### Action item:
Transcription should be exact. Include all entries.

### Data provided:

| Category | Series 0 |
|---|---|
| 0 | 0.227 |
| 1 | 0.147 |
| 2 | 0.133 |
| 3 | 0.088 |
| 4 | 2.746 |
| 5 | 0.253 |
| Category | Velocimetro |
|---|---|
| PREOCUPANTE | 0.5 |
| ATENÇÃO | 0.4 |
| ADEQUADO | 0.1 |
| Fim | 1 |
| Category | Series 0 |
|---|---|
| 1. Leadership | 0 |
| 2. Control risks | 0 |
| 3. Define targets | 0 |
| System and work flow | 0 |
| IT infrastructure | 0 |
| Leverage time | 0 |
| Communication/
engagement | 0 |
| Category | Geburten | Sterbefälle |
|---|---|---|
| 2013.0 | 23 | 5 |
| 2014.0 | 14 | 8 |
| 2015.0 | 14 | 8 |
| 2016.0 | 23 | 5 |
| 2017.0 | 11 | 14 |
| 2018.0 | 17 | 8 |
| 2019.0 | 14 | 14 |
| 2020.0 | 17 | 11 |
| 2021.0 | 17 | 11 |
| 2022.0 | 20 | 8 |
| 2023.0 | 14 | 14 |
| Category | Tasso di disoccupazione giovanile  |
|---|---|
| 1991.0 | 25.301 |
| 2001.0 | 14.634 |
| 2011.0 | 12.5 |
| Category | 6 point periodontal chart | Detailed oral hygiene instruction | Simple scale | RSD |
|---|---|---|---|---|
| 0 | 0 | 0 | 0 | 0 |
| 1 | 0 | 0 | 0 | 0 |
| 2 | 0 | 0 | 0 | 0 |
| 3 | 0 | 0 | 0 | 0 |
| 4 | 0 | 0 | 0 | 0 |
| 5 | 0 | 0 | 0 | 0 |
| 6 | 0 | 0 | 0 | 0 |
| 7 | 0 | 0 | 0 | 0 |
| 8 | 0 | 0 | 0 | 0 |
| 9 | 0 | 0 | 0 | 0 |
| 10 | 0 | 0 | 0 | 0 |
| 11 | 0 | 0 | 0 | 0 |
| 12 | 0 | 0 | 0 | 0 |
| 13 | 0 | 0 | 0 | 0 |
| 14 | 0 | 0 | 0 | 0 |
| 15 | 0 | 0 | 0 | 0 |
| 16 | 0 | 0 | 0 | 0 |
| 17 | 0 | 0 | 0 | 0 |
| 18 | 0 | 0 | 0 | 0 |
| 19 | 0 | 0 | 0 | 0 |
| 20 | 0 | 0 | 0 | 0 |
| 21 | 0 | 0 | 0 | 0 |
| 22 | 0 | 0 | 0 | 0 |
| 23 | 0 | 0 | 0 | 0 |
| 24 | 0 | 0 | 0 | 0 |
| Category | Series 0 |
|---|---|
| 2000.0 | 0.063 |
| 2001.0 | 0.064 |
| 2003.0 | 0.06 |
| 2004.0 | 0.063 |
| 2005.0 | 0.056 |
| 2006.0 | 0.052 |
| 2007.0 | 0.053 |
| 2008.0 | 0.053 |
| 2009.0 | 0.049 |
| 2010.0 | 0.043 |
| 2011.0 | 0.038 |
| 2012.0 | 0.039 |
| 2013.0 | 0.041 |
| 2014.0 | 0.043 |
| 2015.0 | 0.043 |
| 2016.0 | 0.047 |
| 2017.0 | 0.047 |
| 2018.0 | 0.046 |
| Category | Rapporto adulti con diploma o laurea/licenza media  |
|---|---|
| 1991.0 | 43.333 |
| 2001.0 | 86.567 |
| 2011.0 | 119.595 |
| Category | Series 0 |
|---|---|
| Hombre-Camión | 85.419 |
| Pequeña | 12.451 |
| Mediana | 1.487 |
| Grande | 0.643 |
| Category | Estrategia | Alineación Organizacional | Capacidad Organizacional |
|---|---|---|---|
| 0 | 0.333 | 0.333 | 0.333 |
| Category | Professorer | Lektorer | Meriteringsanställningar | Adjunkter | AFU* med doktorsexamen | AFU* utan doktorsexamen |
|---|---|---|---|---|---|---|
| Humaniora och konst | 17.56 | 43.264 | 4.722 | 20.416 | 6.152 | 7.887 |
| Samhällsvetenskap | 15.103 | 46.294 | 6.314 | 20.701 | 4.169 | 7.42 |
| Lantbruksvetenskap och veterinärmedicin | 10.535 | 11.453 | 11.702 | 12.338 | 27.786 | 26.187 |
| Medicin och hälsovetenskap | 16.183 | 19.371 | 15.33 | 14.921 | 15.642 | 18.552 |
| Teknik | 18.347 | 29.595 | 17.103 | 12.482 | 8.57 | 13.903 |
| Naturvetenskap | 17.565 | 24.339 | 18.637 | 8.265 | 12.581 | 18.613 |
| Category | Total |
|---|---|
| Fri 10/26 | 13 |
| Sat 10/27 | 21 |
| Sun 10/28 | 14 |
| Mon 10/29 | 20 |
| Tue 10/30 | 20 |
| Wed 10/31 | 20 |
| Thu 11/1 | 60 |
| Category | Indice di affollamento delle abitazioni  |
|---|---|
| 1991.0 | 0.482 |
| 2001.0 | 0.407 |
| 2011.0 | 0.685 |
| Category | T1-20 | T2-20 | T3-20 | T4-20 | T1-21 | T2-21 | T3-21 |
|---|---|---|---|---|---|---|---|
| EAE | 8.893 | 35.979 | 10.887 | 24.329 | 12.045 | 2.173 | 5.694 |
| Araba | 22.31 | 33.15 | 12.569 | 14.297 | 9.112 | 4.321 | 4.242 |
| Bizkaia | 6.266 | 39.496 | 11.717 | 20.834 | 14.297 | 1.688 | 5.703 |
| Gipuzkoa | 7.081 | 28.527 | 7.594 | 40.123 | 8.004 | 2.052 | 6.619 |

### Response to this exercise:
| Category | Series 0 |
|---|---|
| 0 | 0.227 |
| 1 | 0.147 |
| 2 | 0.133 |
| 3 | 0.088 |
| 4 | 2.746 |
| 5 | 0.253 |
| Category | Velocimetro |
|---|---|
| PREOCUPANTE | 0.5 |
| ATENÇÃO | 0.4 |
| ADEQUADO | 0.1 |
| Fim | 1 |
| Category | Series 0 |
|---|---|
| 1. Leadership | 0 |
| 2. Control risks | 0 |
| 3. Define targets | 0 |
| System and work flow | 0 |
| IT infrastructure | 0 |
| Leverage time | 0 |
| Communication/
engagement | 0 |
| Category | Geburten | Sterbefälle |
|---|---|---|
| 2013.0 | 23 | 5 |
| 2014.0 | 14 | 8 |
| 2015.0 | 14 | 8 |
| 2016.0 | 23 | 5 |
| 2017.0 | 11 | 14 |
| 2018.0 | 17 | 8 |
| 2019.0 | 14 | 14 |
| 2020.0 | 17 | 11 |
| 2021.0 | 17 | 11 |
| 2022.0 | 20 | 8 |
| 2023.0 | 14 | 14 |
| Category | Tasso di disoccupazione giovanile  |
|---|---|
| 1991.0 | 25.301 |
| 2001.0 | 14.634 |
| 2011.0 | 12.5 |
| Category | 6 point periodontal chart | Detailed oral hygiene instruction | Simple scale | RSD |
|---|---|---|---|---|
| 0 | 0 | 0 | 0 | 0 |
| 1 | 0 | 0 | 0 | 0 |
| 2 | 0 | 0 | 0 | 0 |
| 3 | 0 | 0 | 0 | 0 |
| 4 | 0 | 0 | 0 | 0 |
| 5 | 0 | 0 | 0 | 0 |
| 6 | 0 | 0 | 0 | 0 |
| 7 | 0 | 0 | 0 | 0 |
| 8 | 0 | 0 | 0 | 0 |
| 9 | 0 | 0 | 0 | 0 |
| 10 | 0 | 0 | 0 | 0 |
| 11 | 0 | 0 | 0 | 0 |
| 12 | 0 | 0 | 0 | 0 |
| 13 | 0 | 0 | 0 | 0 |
| 14 | 0 | 0 | 0 | 0 |
| 15 | 0 | 0 | 0 | 0 |
| 16 | 0 | 0 | 0 | 0 |
| 17 | 0 | 0 | 0 | 0 |
| 18 | 0 | 0 | 0 | 0 |
| 19 | 0 | 0 | 0 | 0 |
| 20 | 0 | 0 | 0 | 0 |
| 21 | 0 | 0 | 0 | 0 |
| 22 | 0 | 0 | 0 | 0 |
| 23 | 0 | 0 | 0 | 0 |
| 24 | 0 | 0 | 0 | 0 |
| Category | Series 0 |
|---|---|
| 2000.0 | 0.063 |
| 2001.0 | 0.064 |
| 2003.0 | 0.06 |
| 2004.0 | 0.063 |
| 2005.0 | 0.056 |
| 2006.0 | 0.052 |
| 2007.0 | 0.053 |
| 2008.0 | 0.053 |
| 2009.0 | 0.049 |
| 2010.0 | 0.043 |
| 2011.0 | 0.038 |
| 2012.0 | 0.039 |
| 2013.0 | 0.041 |
| 2014.0 | 0.043 |
| 2015.0 | 0.043 |
| 2016.0 | 0.047 |
| 2017.0 | 0.047 |
| 2018.0 | 0.046 |
| Category | Rapporto adulti con diploma o laurea/licenza media  |
|---|---|
| 1991.0 | 43.333 |
| 2001.0 | 86.567 |
| 2011.0 | 119.595 |
| Category | Series 0 |
|---|---|
| Hombre-Camión | 85.419 |
| Pequeña | 12.451 |
| Mediana | 1.487 |
| Grande | 0.643 |
| Category | Estrategia | Alineación Organizacional | Capacidad Organizacional |
|---|---|---|---|
| 0 | 0.333 | 0.333 | 0.333 |
| Category | Professorer | Lektorer | Meriteringsanställningar | Adjunkter | AFU* med doktorsexamen | AFU* utan doktorsexamen |
|---|---|---|---|---|---|---|
| Humaniora och konst | 17.56 | 43.264 | 4.722 | 20.416 | 6.152 | 7.887 |
| Samhällsvetenskap | 15.103 | 46.294 | 6.314 | 20.701 | 4.169 | 7.42 |
| Lantbruksvetenskap och veterinärmedicin | 10.535 | 11.453 | 11.702 | 12.338 | 27.786 | 26.187 |
| Medicin och hälsovetenskap | 16.183 | 19.371 | 15.33 | 14.921 | 15.642 | 18.552 |
| Teknik | 18.347 | 29.595 | 17.103 | 12.482 | 8.57 | 13.903 |
| Naturvetenskap | 17.565 | 24.339 | 18.637 | 8.265 | 12.581 | 18.613 |
| Category | Total |
|---|---|
| Fri 10/26 | 13 |
| Sat 10/27 | 21 |
| Sun 10/28 | 14 |
| Mon 10/29 | 20 |
| Tue 10/30 | 20 |
| Wed 10/31 | 20 |
| Thu 11/1 | 60 |
| Category | Indice di affollamento delle abitazioni  |
|---|---|
| 1991.0 | 0.482 |
| 2001.0 | 0.407 |
| 2011.0 | 0.685 |
| Category | T1-20 | T2-20 | T3-20 | T4-20 | T1-21 | T2-21 | T3-21 |
|---|---|---|---|---|---|---|---|
| EAE | 8.893 | 35.979 | 10.887 | 24.329 | 12.045 | 2.173 | 5.694 |
| Araba | 22.31 | 33.15 | 12.569 | 14.297 | 9.112 | 4.321 | 4.242 |
| Bizkaia | 6.266 | 39.496 | 11.717 | 20.834 | 14.297 | 1.688 | 5.703 |
| Gipuzkoa | 7.081 | 28.527 | 7.594 | 40.123 | 8.004 | 2.052 | 6.619 |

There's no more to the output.